A few hours later, she got a frantic call from a number she didn't recognize. Jim had gone through the ice.
Immediately after he died, Hannah started going for runs, every day, on the ice on Lake Superior not far from their house in Bayfield. She was not going to be afraid of the ice, she told herself. She was not going to be afraid of the lake her husband loved so much.
But it took her a longer time to go ice fishing again.
The winter after Jim died, Hannah's friend Barb Carey approached her with an idea: to organize an event that would promote and celebrate the growing number of women who ice fish. Carey is a fishing guide who founded a group called Wisconsin Women Fish.
She knew that Hannah loved fishing. And she knew that women are a growing demographic in the ice fishing world.
But the industry wasn't paying attention.
"There [are] no photos of women anywhere in catalogs, in any print media marketing materials, nothing," she said. "It's just like women don't exist in the ice fishing world."
So, together, they created the Women Ice Angler Project. Hannah became the group's official photographer.
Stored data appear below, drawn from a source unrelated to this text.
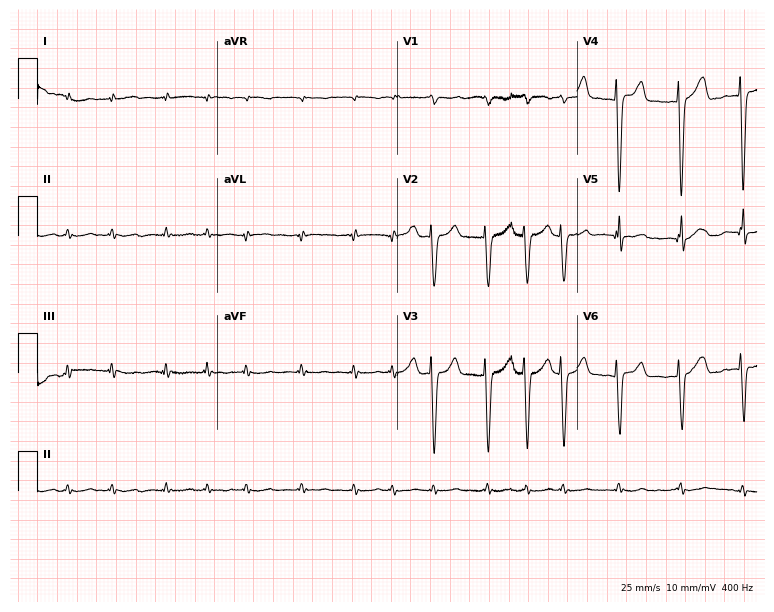
Standard 12-lead ECG recorded from a man, 64 years old (7.3-second recording at 400 Hz). The tracing shows atrial fibrillation.
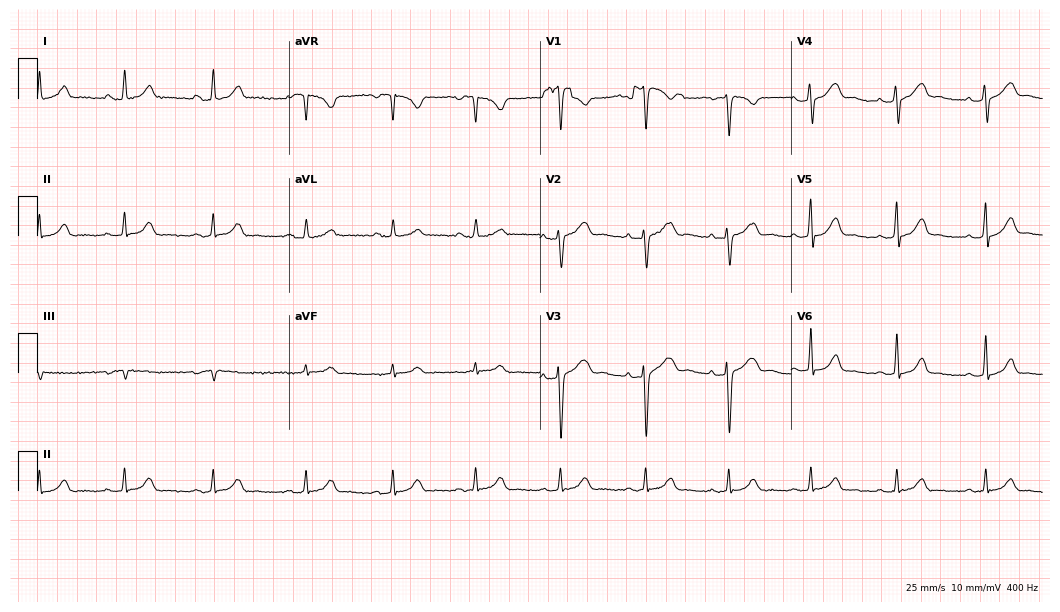
Resting 12-lead electrocardiogram (10.2-second recording at 400 Hz). Patient: a female, 36 years old. Read as a normal ECG.
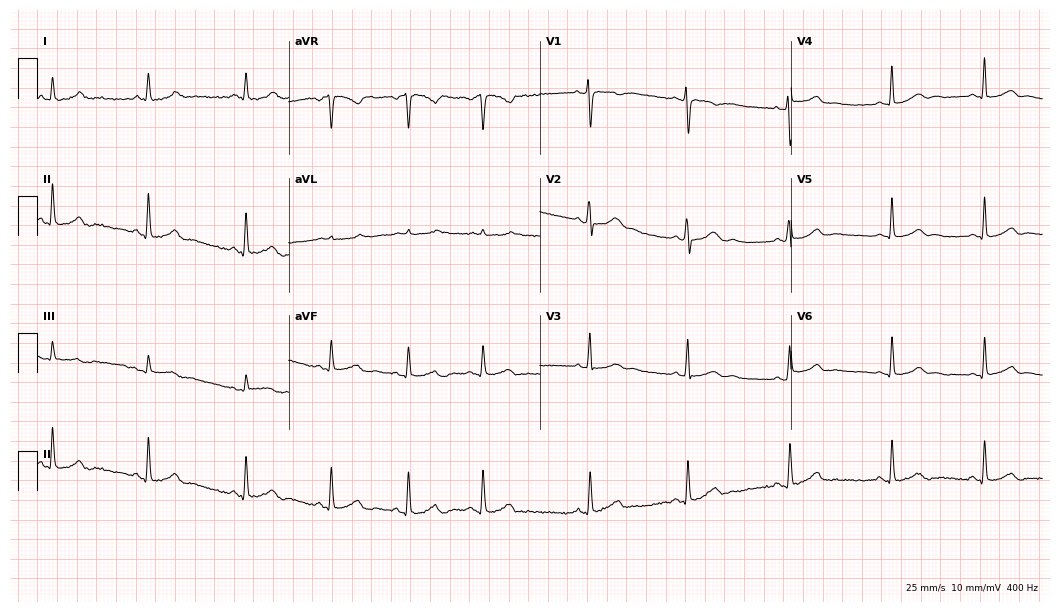
Resting 12-lead electrocardiogram. Patient: a 29-year-old female. None of these six findings is recorded: first-degree AV block, right bundle branch block, left bundle branch block, sinus bradycardia, atrial fibrillation, sinus tachycardia.
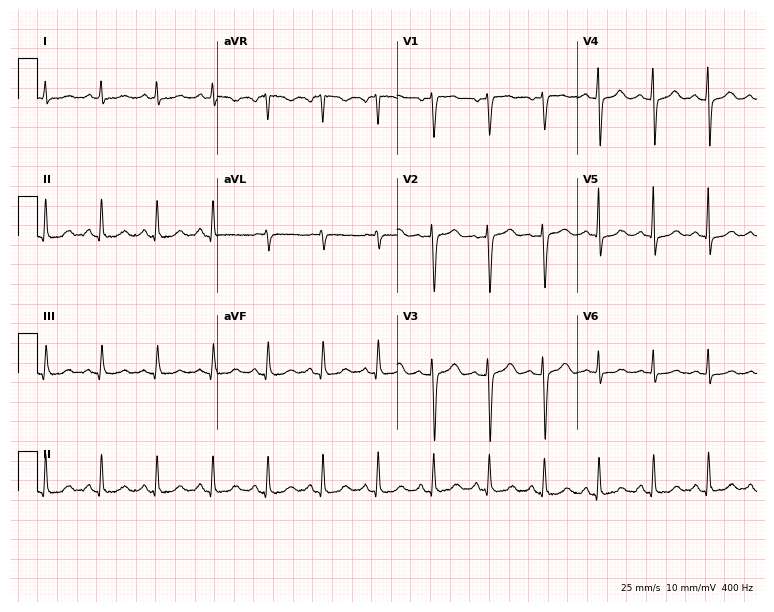
Electrocardiogram (7.3-second recording at 400 Hz), a female, 61 years old. Interpretation includes sinus tachycardia (a sinus rate of 100 beats per minute or more).
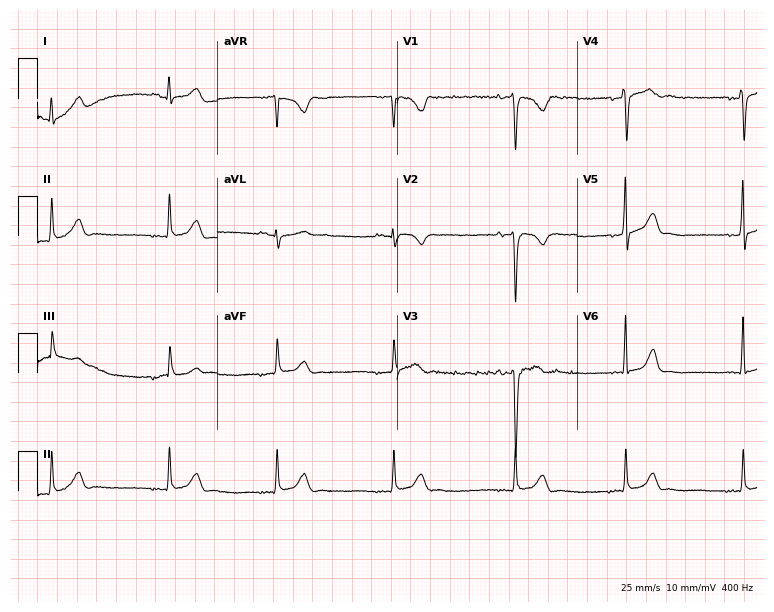
Standard 12-lead ECG recorded from a 23-year-old male patient (7.3-second recording at 400 Hz). None of these six findings is recorded: first-degree AV block, right bundle branch block, left bundle branch block, sinus bradycardia, atrial fibrillation, sinus tachycardia.

That first winter, they fished on Lake of the Woods in far northern Minnesota.
Hannah had a tough time out there on the ice.
"I was bawling my eyes out," she said. "Not because I was afraid. Because it was the first time I ever fished without Jim."
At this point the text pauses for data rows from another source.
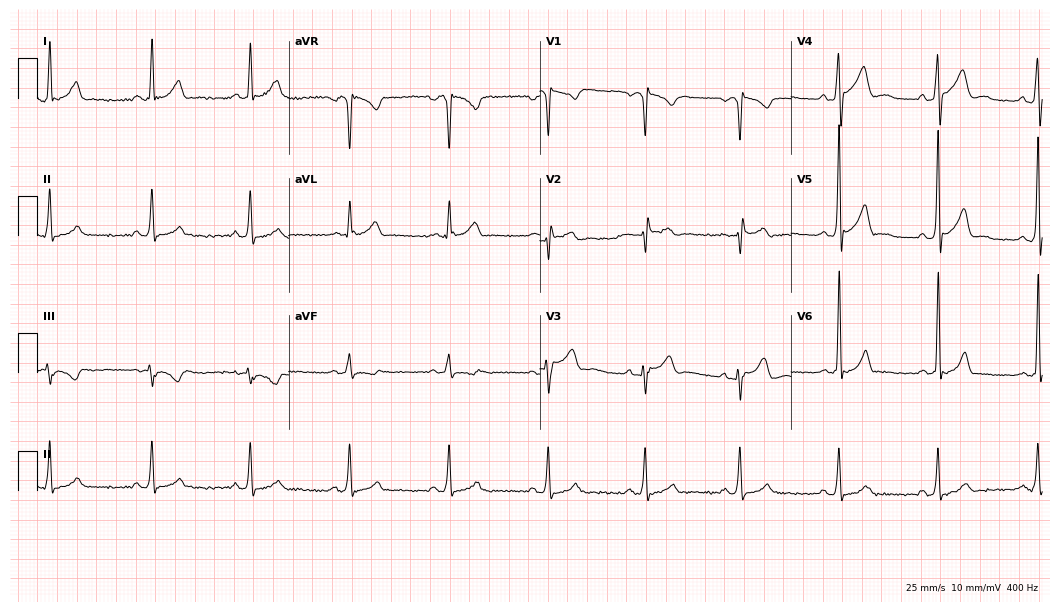
Standard 12-lead ECG recorded from a male patient, 35 years old. Read as a normal ECG.
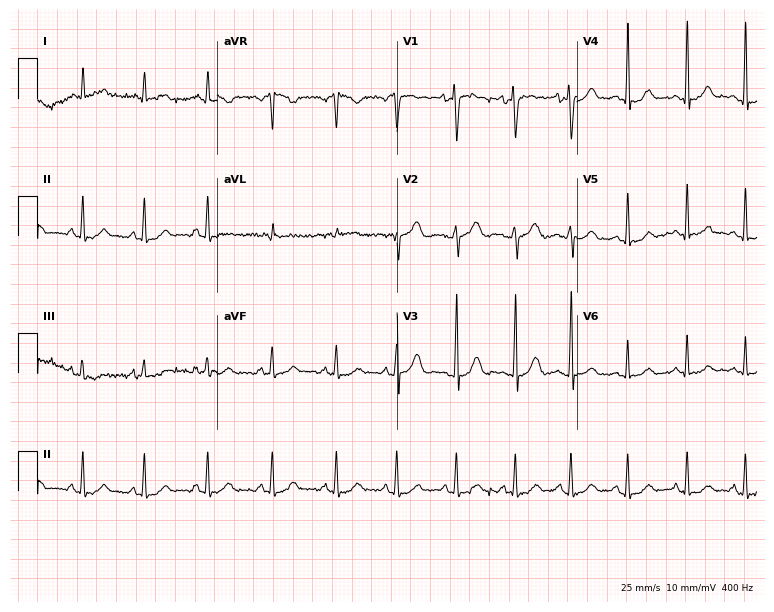
12-lead ECG from a female patient, 17 years old (7.3-second recording at 400 Hz). Recorded interpretation: within normal limits.
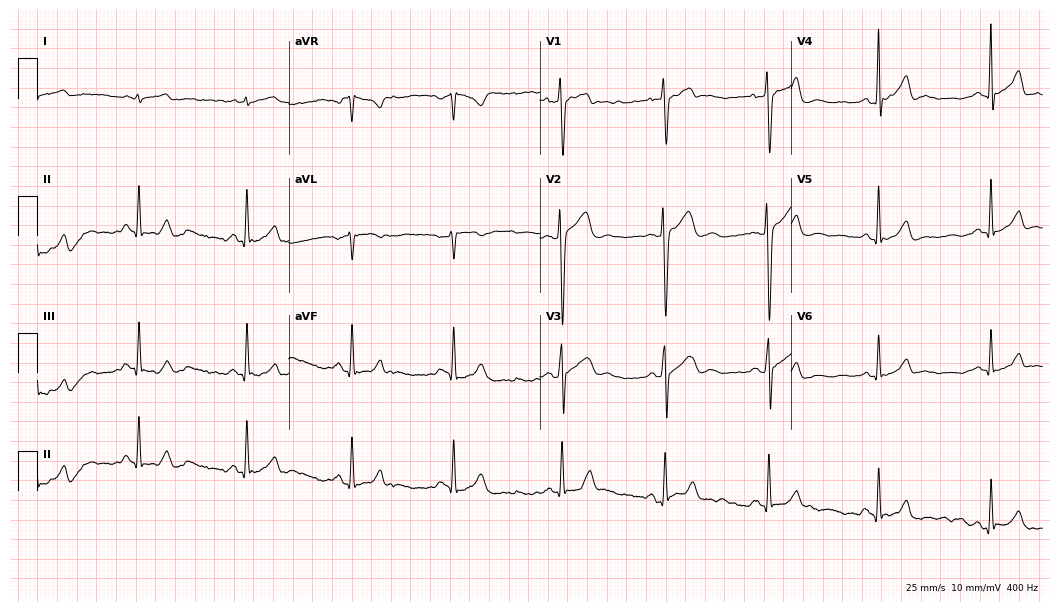
12-lead ECG from a male patient, 33 years old. Screened for six findings — first-degree AV block, right bundle branch block, left bundle branch block, sinus bradycardia, atrial fibrillation, sinus tachycardia — none is recorded.

But since then, Hannah has fished every winter on several different lakes with a new community of women anglers.
And as the project has grown, it's become about something much bigger than fishing, said Carey.
"Because I see how women's lives are changed," she said. "I see how all of a sudden they're backing their boat in, they're going fishing, they have confidence and pride in doing things they never thought they could do." And on Saturday — the sixth anniversary of the day Jim Hudson died — his wife will be on the ice again, with 50 women fishing on the big lake. And Hannah Stonehouse Hudson isn't scared to be back. And she's not sad.
She's thrilled.
"To be perfectly honest, I didn't know how I'd react," she said. "I didn't realize how happy I'd be, [how] joyful — and know this is where I'm supposed to be."
And now she says she gets to share that gift with other women on the lake she loves.
"Ice fishing did not kill [Jim]," she said. "He gave that to me as a gift. He gave his knowledge of Lake Superior to me as a gift. And I am never going to give that up."